Records for the exercise: Begin
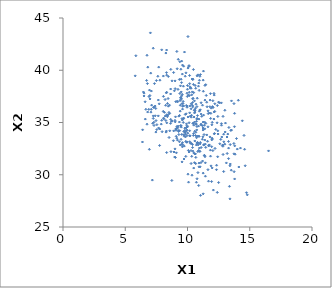
| Category | Series 0 |
|---|---|
| 10.901508904489038 | 28.969 |
| 12.145793151521302 | 33.913 |
| 11.434217759694812 | 31.139 |
| 6.3850084298747385 | 33.134 |
| 7.176947140655388 | 29.488 |
| 9.670634223605564 | 38.477 |
| 12.67272344650577 | 33.384 |
| 11.431428630816619 | 32.935 |
| 11.359011072844716 | 34.733 |
| 12.431922739038928 | 34.198 |
| 13.30245713891043 | 32.548 |
| 12.49990422843831 | 29.254 |
| 10.024515015585322 | 33.979 |
| 10.534838308191535 | 36.18 |
| 8.335005881317102 | 34.965 |
| 10.950177970211582 | 32.241 |
| 8.950135794437525 | 38.032 |
| 10.716010670757683 | 29.283 |
| 10.337895083893567 | 31.765 |
| 10.469657858611765 | 33.764 |
| 9.160861556855565 | 34.439 |
| 14.001390604199727 | 32.457 |
| 9.841585631346371 | 33.875 |
| 10.767236352649599 | 39.464 |
| 9.557153013341917 | 36.797 |
| 8.262514506521379 | 41.644 |
| 9.530721415074478 | 37.55 |
| 11.985085949182801 | 35.014 |
| 8.386538769498333 | 35.556 |
| 13.727993258587452 | 32.99 |
| 7.7288172711548375 | 36.787 |
| 9.582219380270601 | 35.241 |
| 7.501411799820003 | 39.013 |
| 10.405772387626921 | 32.607 |
| 10.702421377722702 | 34.859 |
| 9.486219812256211 | 39.141 |
| 10.927903425832618 | 33.673 |
| 7.657392144321399 | 37.149 |
| 10.158117412115041 | 37.569 |
| 8.278136938498305 | 34.081 |
| 9.140519007093548 | 33.498 |
| 9.878188795802865 | 39.753 |
| 7.685997733271941 | 40.298 |
| 9.58929667649101 | 39.634 |
| 9.997544990388269 | 38.538 |
| 9.302802456481055 | 35.608 |
| 8.337411967508297 | 35.746 |
| 9.58842538705304 | 32.668 |
| 8.638121267422559 | 34.915 |
| 6.780096631151501 | 38.722 |
| 10.759841254111981 | 35.318 |
| 13.04909330932606 | 34.946 |
| 10.430450931656265 | 34.92 |
| 10.592241658111789 | 31.986 |
| 7.202981239946433 | 34.924 |
| 9.474795955545176 | 37.211 |
| 10.880022981606846 | 38.477 |
| 9.36735035010613 | 34.219 |
| 13.517892055735196 | 30.438 |
| 7.400686818340837 | 36.574 |
| 7.540141251815639 | 34.794 |
| 9.28386578077642 | 34.14 |
| 12.146579853978869 | 37.625 |
| 12.856487880963778 | 31.939 |
| 14.805061859835902 | 28.078 |
| 6.977765316804238 | 37.583 |
| 9.144039339888758 | 41.799 |
| 9.43545405017744 | 38.508 |
| 10.781045526555308 | 33.697 |
| 11.025944210086351 | 36.216 |
| 10.17481584394538 | 33.159 |
| 7.0637983566325095 | 35.988 |
| 9.423769013483273 | 32.845 |
| 13.52972587254579 | 34.278 |
| 10.599055201818203 | 35.998 |
| 10.287833848434545 | 31.073 |
| 11.698270179102138 | 32.762 |
| 8.065147914290641 | 37.501 |
| 9.791400643108373 | 34.25 |
| 11.940644289014468 | 32.685 |
| 10.174070809007866 | 35.923 |
| 9.243505840707828 | 34.647 |
| 8.4579683598367 | 39.403 |
| 6.613007561565963 | 35.326 |
| 10.505602296581724 | 32.081 |
| 9.17102416380509 | 40.143 |
| 7.68065282871185 | 34.476 |
| 11.815783425583401 | 37.144 |
| 11.690014131161949 | 29.383 |
| 10.284784105349905 | 32.312 |
| 9.504872342916473 | 37.324 |
| 10.12319252151768 | 40.442 |
| 13.41115753637884 | 30.859 |
| 10.766059488805887 | 35.39 |
| 11.09435418779791 | 36.888 |
| 10.489813774974284 | 33.94 |
| 9.038385921629217 | 35.542 |
| 10.057960638073341 | 37.619 |
| 12.037608546288284 | 37.085 |
| 10.68546316936145 | 36.75 |
| 9.862712745009567 | 33.193 |
| 11.74849545032959 | 35.9 |
| 11.973158299153939 | 33.502 |
| 9.482731030305906 | 33.387 |
| 10.582565035657046 | 34.163 |
| 12.753941333201475 | 33.612 |
| 11.646291652010841 | 34.588 |
| 9.221067532548469 | 34.533 |
| 10.403130931201911 | 32.89 |
| 8.314413986481124 | 39.773 |
| 13.483017039681899 | 34.238 |
| 7.927616102532062 | 41.954 |
| 10.93501475231696 | 38.073 |
| 10.800876802568638 | 33.103 |
| 11.242992091893479 | 34.475 |
| 10.757515647796849 | 36.517 |
| 8.740009248895127 | 29.454 |
| 10.667737151092798 | 34.066 |
| 8.709450643105445 | 35.119 |
| 16.510412606121044 | 32.283 |
| 12.125542350711747 | 37.784 |
| 10.239484848171372 | 33.006 |
| 10.498908576238957 | 30.64 |
| 14.405109235814388 | 35.16 |
| 8.884952724378241 | 39.783 |
| 11.40486794008665 | 37.142 |
| 11.36746240804433 | 31.825 |
| 7.087502055642476 | 36.262 |
| 11.719943744192626 | 32.798 |
| 9.26085686057328 | 34.235 |
| 7.447401751839612 | 36.343 |
| 7.098135995285386 | 38.009 |
| 11.875196029826075 | 35.878 |
| 10.635208878791532 | 36.366 |
| 12.39333669019273 | 28.311 |
| 14.122928141286252 | 30.742 |
| 8.062155630814003 | 39.442 |
| 13.936347834507977 | 33.467 |
| 12.792216478282667 | 32.801 |
| 11.83990741202145 | 32.355 |
| 10.987814395505755 | 36.189 |
| 11.85922116879507 | 35.392 |
| 9.106875043428127 | 32.097 |
| 8.298086617915857 | 37.833 |
| 9.959576903626388 | 37.799 |
| 11.844630442048828 | 37.761 |
| 10.918503316136333 | 35.325 |
| 10.123240105088476 | 32.174 |
| 9.917197313931963 | 34.873 |
| 9.659192455422257 | 35.004 |
| 13.17480043555783 | 33.611 |
| 10.085576844041364 | 29.289 |
| 10.441489755984628 | 32.258 |
| 6.596757777359737 | 36.982 |
| 7.250481067802625 | 35.39 |
| 10.287066685776603 | 36.311 |
| 10.764589194116914 | 29.616 |
| 9.531420791752463 | 40.875 |
| 10.837760020144247 | 30.205 |
| 14.253775063280797 | 32.553 |
| 13.327371176715873 | 34.524 |
| 8.646600501163878 | 38.202 |
| 8.244759357487023 | 36.646 |
| 6.990225553392001 | 37.254 |
| 6.4596623351877085 | 37.919 |
| 10.434138229473064 | 39.155 |
| 8.518992642385552 | 33.566 |
| 9.471487416148188 | 40.099 |
| 12.39700822159272 | 36.622 |
| 7.3021585925399926 | 35.02 |
| 9.07743689044538 | 34.253 |
| 10.80378095209198 | 35.663 |
| 11.087510853354987 | 34.775 |
| 9.384272526463779 | 37.778 |
| 8.671618094233228 | 32.21 |
| 11.57196395430518 | 36.507 |
| 6.888957443921994 | 36.256 |
| 11.0397211363302 | 39.586 |
| 9.482477593726948 | 37.33 |
| 9.305103999228793 | 33.848 |
| 11.259157082154854 | 30.156 |
| 9.819388887978588 | 35.774 |
| 10.040196924884182 | 35.531 |
| 8.106667087345063 | 35.352 |
| 12.32889731012115 | 30.483 |
| 11.439281717211673 | 29.863 |
| 10.959765360950982 | 39.039 |
| 11.047951677308435 | 28.025 |
| 12.054092221917388 | 36.44 |
| 8.460562714002908 | 36.562 |
| 10.554523107782309 | 37.067 |
| 9.68997423639274 | 40.39 |
| 14.738868778675341 | 28.283 |
| 11.195374190602877 | 33.4 |
| 10.720048413913691 | 32.845 |
| 11.292231254540592 | 35.708 |
| 9.91243924786813 | 34.514 |
| 8.565076961510162 | 35.855 |
| 7.9596000394956405 | 34.122 |
| 10.038774315270807 | 30.054 |
| 8.643018118934027 | 37.73 |
| 7.3118413197432295 | 34.717 |
| 10.757788008416703 | 34.617 |
| 10.47614307778365 | 40.071 |
| 9.00874814206715 | 38.239 |
| 9.42203492020685 | 36.649 |
| 7.785261589636551 | 39.049 |
| 11.64760349503863 | 36.115 |
| 11.235919641291783 | 33.627 |
| 13.780201632148545 | 35.878 |
| 11.314606942761591 | 32.883 |
| 6.7487834449104165 | 34.837 |
| 7.247901120876018 | 42.107 |
| 9.352319535144002 | 35.044 |
| 6.7481123392906355 | 41.433 |
| 14.636256209052942 | 30.86 |
| 11.890475117370967 | 30.851 |
| 11.543722686168579 | 36.941 |
| 9.205787503492274 | 36.977 |
| 8.663055514706627 | 40.084 |
| 12.078366099589806 | 28.532 |
| 10.613071619024153 | 38.542 |
| 9.563588646482037 | 31.23 |
| 5.855564689752805 | 41.39 |
| 7.286230322581936 | 36.475 |
| 10.00801454645087 | 34.593 |
| 9.523025272639368 | 38.816 |
| 8.326083778797148 | 39.531 |
| 10.865093276928016 | 33.021 |
| 14.58334195135855 | 32.437 |
| 9.836789652646676 | 33.623 |
| 10.92452526893328 | 30.758 |
| 10.58728262685263 | 33.233 |
| 11.753294873372317 | 32.856 |
| 13.822211368057523 | 31.965 |
| 11.082942467760214 | 31.164 |
| 13.299929526916735 | 31.543 |
| 10.642885913541827 | 33.755 |
| 13.002569015025092 | 36.17 |
| 10.656661877945325 | 31.068 |
| 11.471032095829598 | 34.921 |
| 9.539588874769649 | 33.856 |
| 8.972785850402822 | 31.696 |
| 8.328235273931808 | 32.123 |
| 11.197614647932658 | 34.686 |
| 10.386635488577575 | 37.928 |
| 10.63775534563611 | 31.998 |
| 11.097544535752494 | 32.607 |
| 9.611189826247672 | 36.548 |
| 10.955044711648936 | 36.083 |
| 11.95021119345311 | 33.337 |
| 12.496887105583296 | 36.951 |
| 9.05579286813929 | 34.368 |
| 9.902862769611952 | 36.625 |
| 11.352149485547445 | 31.864 |
| 6.514392005777074 | 37.814 |
| 13.79016195209475 | 32.766 |
| 8.994991216806092 | 32.475 |
| 10.659072121807144 | 38.276 |
| 10.363919250239887 | 29.957 |
| 10.719647010575098 | 35.109 |
| 9.958607530134747 | 34.272 |
| 10.564028088113858 | 35.914 |
| 9.810879092524422 | 34.075 |
| 11.03080145382052 | 33.092 |
| 13.73280066070233 | 32.005 |
| 10.5069253107138 | 34.746 |
| 8.075385959360458 | 35.414 |
| 10.480051405897097 | 34.921 |
| 9.648715175479618 | 37.016 |
| 11.849304426557547 | 31.777 |
| 7.470832213547499 | 35.18 |
| 13.78473994878556 | 29.599 |
| 9.811804653882975 | 34.01 |
| 9.699313126803673 | 35.417 |
| 6.948805612046866 | 38.1 |
| 9.63428300220742 | 36.811 |
| 11.20559689534565 | 36.656 |
| 13.410265227825551 | 27.694 |
| 7.534263190656181 | 34.324 |
| 7.118690253813782 | 36.662 |
| 13.001748556038216 | 32.925 |
| 12.458326780991927 | 33.899 |
| 9.788368293875784 | 34.462 |
| 9.412749170253349 | 36.087 |
| 9.741013837228675 | 32.742 |
| 10.070541739240031 | 32.327 |
| 9.081109105474882 | 34.395 |
| 10.3250817508968 | 35.688 |
| 11.209235393469312 | 31.313 |
| 9.74451381321066 | 33.692 |
| 8.307325827898584 | 34.18 |
| 10.408837427701771 | 36.913 |
| 10.741494923800726 | 34.289 |
| 11.016451477395135 | 32.955 |
| 10.31957089247132 | 33.003 |
| 10.18694063783667 | 33.745 |
| 11.661933844307226 | 35.852 |
| 13.026027245901115 | 34.092 |
| 8.415433559911108 | 35.721 |
| 14.540679244008448 | 33.76 |
| 11.307217243986052 | 32.836 |
| 8.052194452983723 | 36.067 |
| 8.510274771148165 | 35.964 |
| 13.533839693596983 | 37.066 |
| 8.331540251457145 | 37.894 |
| 10.14164308477132 | 37.889 |
| 11.957218576356379 | 34.778 |
| 9.9468283711205 | 33.103 |
| 10.889698899230012 | 34.656 |
| 11.801007520833364 | 33.621 |
| 12.594046105817966 | 32.965 |
| 10.126743916783797 | 34.977 |
| 8.197069172375821 | 37.199 |
| 12.187505339431999 | 36.057 |
| 8.992344018110433 | 35.204 |
| 8.320143588896476 | 41.935 |
| 10.171676683577301 | 38.716 |
| 10.186770295608104 | 33.706 |
| 9.601133638351858 | 40.496 |
| 10.415473096748926 | 36.497 |
| 11.462065657506729 | 38.619 |
| 8.150741893377319 | 35.973 |
| 10.898236953715209 | 32.329 |
| 9.509290323513083 | 32.909 |
| 10.614941671921134 | 36.177 |
| 11.404234044642982 | 38.545 |
| 12.719700401280445 | 36.878 |
| 7.285839815127735 | 36.436 |
| 11.085063219659848 | 34.84 |
| 10.420444515491038 | 39.108 |
| 9.451164596540828 | 34.698 |
| 10.691134311165733 | 34.825 |
| 11.281305292346989 | 39.919 |
| 9.817860771098951 | 39.429 |
| 12.917077384150415 | 33.152 |
| 11.505176356885155 | 37.589 |
| 13.74311676439604 | 30.295 |
| 9.16480012744084 | 37.032 |
| 11.142990036418995 | 35.593 |
| 8.75891643023614 | 38.986 |
| 7.931697301682359 | 35.211 |
| 12.90507346547498 | 33.882 |
| 9.363373661261509 | 35.679 |
| 11.389643728686986 | 35.021 |
| 9.88957248767213 | 35.831 |
| 7.893140662009216 | 34.845 |
| 10.784549784290832 | 37.324 |
| 9.012593947857942 | 35.059 |
| 9.090571545643712 | 33.676 |
| 12.845217828976224 | 32.729 |
| 9.503604739537844 | 34.559 |
| 10.403780884376314 | 36.633 |
| 9.688152520887261 | 33.829 |
| 12.174748418142409 | 33.941 |
| 9.19644919376127 | 33.317 |
| 12.858843251499835 | 32.856 |
| 9.919719161240915 | 34.52 |
| 11.095759988303557 | 35.809 |
| 8.889376668317194 | 34.198 |
| 10.30487465654683 | 35.511 |
| 10.2255862899157 | 35.61 |
| 11.388667678621928 | 33.322 |
| 11.260766145048459 | 28.176 |
| 6.90995429701458 | 37.48 |
| 9.720897439355108 | 31.508 |
| 12.12284906023316 | 35.328 |
| 10.476853408777474 | 38.646 |
| 10.749617359447516 | 33.038 |
| 8.258221146429593 | 35.188 |
| 11.797815070770316 | 36.512 |
| 9.97631470742366 | 36.572 |
| 13.187854114116188 | 32.035 |
| 9.95374659321189 | 33.144 |
| 7.254187803638965 | 35.63 |
| 9.029121840182968 | 31.652 |
| 10.557751961827565 | 31.157 |
| 9.986731321160002 | 37.489 |
| 9.34833501933335 | 39.121 |
| 7.347238404772158 | 38.722 |
| 11.610658069971723 | 33.202 |
| 7.657810330991253 | 35.631 |
| 13.237909027799828 | 33.892 |
| 13.124699710343412 | 31.132 |
| 11.003119012171174 | 32.241 |
| 12.724329018426795 | 34.891 |
| 9.562722817265396 | 35.377 |
| 12.194039986378002 | 36.792 |
| 9.599665870837873 | 33.076 |
| 11.54907090686281 | 33.809 |
| 9.40066212042013 | 37.093 |
| 9.898252725513313 | 34.181 |
| 9.951844124570805 | 34.695 |
| 11.910382182209103 | 36.375 |
| 10.527838672315612 | 35.524 |
| 11.252397708742361 | 34.278 |
| 8.550067679141355 | 36.664 |
| 12.561874081388245 | 36.88 |
| 10.192482736899848 | 36.585 |
| 13.36979218345342 | 28.891 |
| 10.668961117779242 | 31.66 |
| 12.272664991057322 | 34.341 |
| 12.437027535554709 | 35.579 |
| 5.801767186191213 | 39.465 |
| 9.15094810769205 | 34.619 |
| 8.653240116542115 | 35.296 |
| 9.385970609066021 | 40.816 |
| 10.039553268135728 | 40.208 |
| 9.349299930827097 | 33.163 |
| 7.756100138829345 | 32.802 |
| 12.005332367797408 | 36.524 |
| 10.862709403758727 | 32.862 |
| 7.046855353942513 | 39.724 |
| 10.450748894594124 | 37.314 |
| 12.376494544800476 | 34.97 |
| 11.935663627060457 | 29.348 |
| 11.4045035143582 | 31.725 |
| 12.854153126240027 | 35.586 |
| 8.372426471476608 | 35.683 |
| 9.663078768109562 | 35.348 |
| 10.290687165135534 | 38.282 |
| 6.798750281698492 | 35.999 |
| 9.95345874891362 | 33.741 |
| 8.869554358584182 | 33.259 |
| 10.95635804810252 | 32.555 |
| 12.037064993268636 | 32.31 |
| 8.438041015042256 | 37.293 |
| 10.345797287334461 | 37.653 |
| 10.93400278303067 | 31.119 |
| 9.236504935737987 | 38.17 |
| 9.58028693415238 | 37.687 |
| 10.845009299209238 | 39.558 |
| 12.335285639146026 | 30.909 |
| 10.899335771815506 | 33.694 |
| 12.730902318526535 | 34.738 |
| 6.655514323359787 | 36.26 |
| 9.627058964595717 | 32.869 |
| 8.57489062895294 | 34.205 |
| 13.430152345876525 | 32.889 |
| 12.906088077241485 | 30.307 |
| 10.297624712056242 | 36.788 |
| 10.18478766106596 | 38.42 |
| 9.474835191929186 | 34.701 |
| 9.004362170428116 | 38.981 |
| 6.507231809298069 | 37.54 |
| 7.76927716225666 | 34.375 |
| 10.904491345861903 | 38.773 |
| 11.4628635831485 | 32.62 |
| 11.390550012308005 | 34.394 |
| 13.77210954065617 | 34.597 |
| 10.038150225064978 | 43.226 |
| 10.413952685352555 | 37.266 |
| 11.015302340284608 | 30.758 |
| 10.993089027113616 | 39.421 |
| 13.734653354485136 | 36.808 |
| 9.60135158064618 | 36.281 |
| 11.643184131769257 | 30.485 |
| 9.687771508286254 | 36.581 |
| 9.701946605203421 | 34.146 |
| 8.392213728609875 | 36.823 |
| 12.1410741985824 | 36.008 |
| 11.273433816510659 | 37.991 |
| 6.714679944532048 | 39.028 |
| 12.42446231007643 | 31.721 |
| 6.8106013770477025 | 40.296 |
| 9.257652945375833 | 41.048 |
| 11.2531788716921 | 35.038 |
| 7.019546891840695 | 43.575 |
| 11.261165935263525 | 39.056 |
| 6.393823901593757 | 34.298 |
| 10.37254040579797 | 39.162 |
| 13.296047290326271 | 33.188 |
| 8.212400931736143 | 35.619 |
| 13.436944278974892 | 31.03 |
| 10.568107141680448 | 35.043 |
| 10.219022220825403 | 38.283 |
| 9.058825144218263 | 36.989 |
| 7.410825757240476 | 35.642 |
| 10.49516355778438 | 37.857 |
| 9.866935877903591 | 31.755 |
| 8.763283925907867 | 35.131 |
| 6.937408192975906 | 32.433 |
| 10.114274871706229 | 40.367 |
| 9.962619192733907 | 36.461 |
| 7.618993276104076 | 39.426 |
| 10.727460797551366 | 33.543 |
| 9.49597241177702 | 37.925 |
| 8.917537428618388 | 32.177 |
| 9.758680104738719 | 41.743 |
| 7.459222328717319 | 34.083 |
| 11.979897003744147 | 30.654 |
| 10.827707953185275 | 32.221 |
| 12.212052353503674 | 32.516 |
| 9.995907218199463 | 38.178 |
| 10.164516339978796 | 39.499 |
| 11.99890428997302 | 33.416 |
| 14.082221470877792 | 37.129 |
| 10.169848198819576 | 34.208 |
| 11.330868737311208 | 33.844 |
| 9.440999612714354 | 37.397 |
Records for the exercise: End
Exercise objective –
Reproduce, character for character, only the lines of the preceding data that start at the line with "10.171676683577301 | 38.716 |" and end at the line with "11.142990036418995 | 35.593 |", both included.

Result of this exercise –
| 10.171676683577301 | 38.716 |
| 10.186770295608104 | 33.706 |
| 9.601133638351858 | 40.496 |
| 10.415473096748926 | 36.497 |
| 11.462065657506729 | 38.619 |
| 8.150741893377319 | 35.973 |
| 10.898236953715209 | 32.329 |
| 9.509290323513083 | 32.909 |
| 10.614941671921134 | 36.177 |
| 11.404234044642982 | 38.545 |
| 12.719700401280445 | 36.878 |
| 7.285839815127735 | 36.436 |
| 11.085063219659848 | 34.84 |
| 10.420444515491038 | 39.108 |
| 9.451164596540828 | 34.698 |
| 10.691134311165733 | 34.825 |
| 11.281305292346989 | 39.919 |
| 9.817860771098951 | 39.429 |
| 12.917077384150415 | 33.152 |
| 11.505176356885155 | 37.589 |
| 13.74311676439604 | 30.295 |
| 9.16480012744084 | 37.032 |
| 11.142990036418995 | 35.593 |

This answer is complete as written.